Nâsa hesapları yaklaştı. Halbuki, onlar gaflet içinde yüz çevirir kimselerdir.
İnsanların hesap verme vakti yaklaştı. Ama onlar hâlâ koyu bir gaflet içinde haktan yüz çevirmekteler. [16, 1; 54, 1]
İnsanların hesapları yaklaştı, fakat onlar hala gaflet içinde yüz çevirmektedirler.
İnsanların hesap verme zamanı yaklaştı. Oysa onlar gaflet içinde yüz çevirmektedirler.
İnsanların hesabı yaklaşmış olmasına rağmen onlar, gaflet içinde yüz çeviriyorlar.
Hesapları yaklaştı; ama insanlar hâlâ gaflette, aldırmıyorlar.
Yaklaştı insanlara hesapları! Ve onlar hâlâ gaflet içinde yüz çevirip durmadalar.
yaķın oldı ādemįlerüñ ḥisābları anlar ġāfilliķ içinde yüz döndüricilerdür.
Yaḳın oldı ādemīlere ḥisābları. anlar ġāfillerdür, Ḥaḳdan yüz ḳaytarurlar.
İnsanların haqq-hesab vaxtı (qiyamət günü) yaxınlaşdı, onlar isə hələ də qəflət içindədirlər və (qiyamətə inanmaqdan) üz döndərirlər. (Qiyamət insanlar üçün nə qədər uzaq isə, Allahın dərgahında bir o qədər yaxındır.
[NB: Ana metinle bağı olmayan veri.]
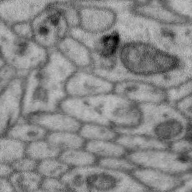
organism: Zebra finch
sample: Brain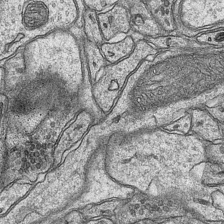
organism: Mouse
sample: CA1 Hippocampus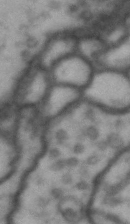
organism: Drosophila
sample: Brain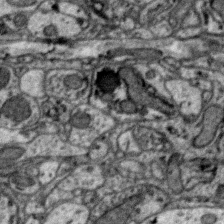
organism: Zebra finch
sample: Brain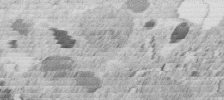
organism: C. elegans
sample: C. elegans embryo early stage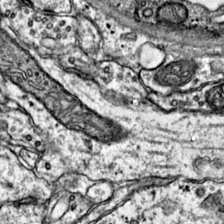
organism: Mouse
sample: Primary visual cortex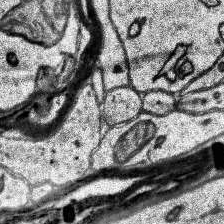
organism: Human
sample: Temporal Lobe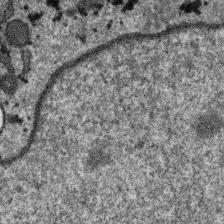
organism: Human
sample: Lung epithelial cells infected with SARS-CoV-2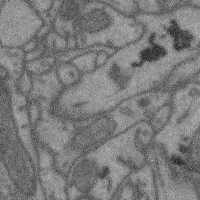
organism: Mouse
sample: Cerebral cortex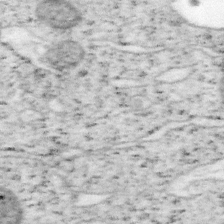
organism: Mouse
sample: OT-I killer T cells with ID8 ovarian cancer cells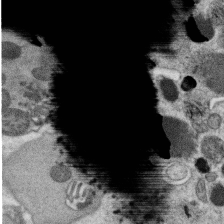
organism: C. elegans
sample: C. elegans oocyte; sperm cells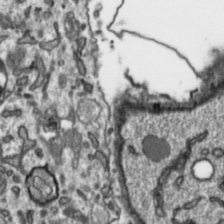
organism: Toxoplasma gondii
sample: Parasites in a vacuole inside a host cell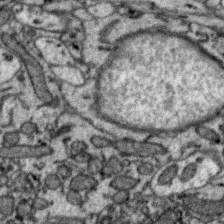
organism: Zebra finch
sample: Brain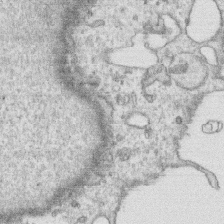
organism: Human
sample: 1205lu cells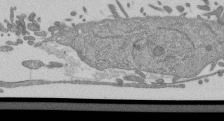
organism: Mouse
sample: ED-1 cell nuclei; centrioles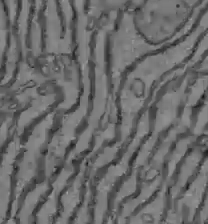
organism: C57BL Mouse
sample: Liver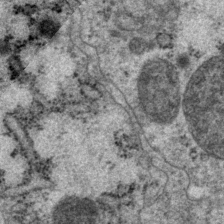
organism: P. pacificus
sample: Pharynx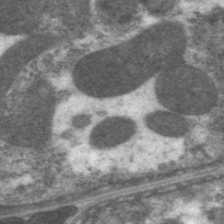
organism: C. elegans
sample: Pharynx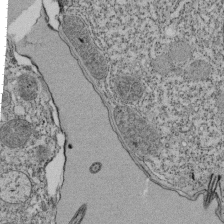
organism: Tetrahymena
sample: Cilia in tetrahymena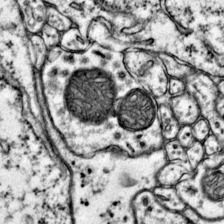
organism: Mouse
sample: Primary visual cortex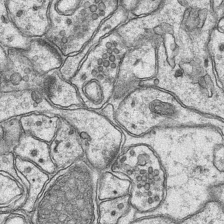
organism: Mouse
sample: CA1 Hippocampus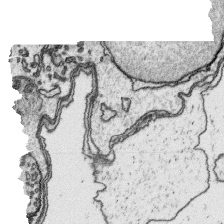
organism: Platynereis dumerilii
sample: Parapodia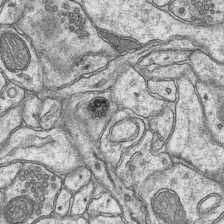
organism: Mouse
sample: CA1 Hippocampus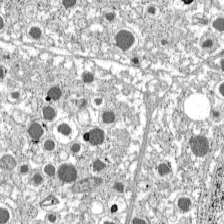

Fani dünyaya, şan-şöhrətə olan meyl, varlanmaq həvəsi insanların başını elə qatmışdır ki, qiyamət günü barəsində əsla fikirləşmirlər).
Their reckoning draweth nigh for mankind, while they turn away in heedlessness.
Closer and closer to mankind(2662) comes their Reckoning: yet they heed not and they turn away.*
2662 Every minute sees them nearer to their doom, and yet they are sadly heedless, and even actively turn away from the Message that would save them.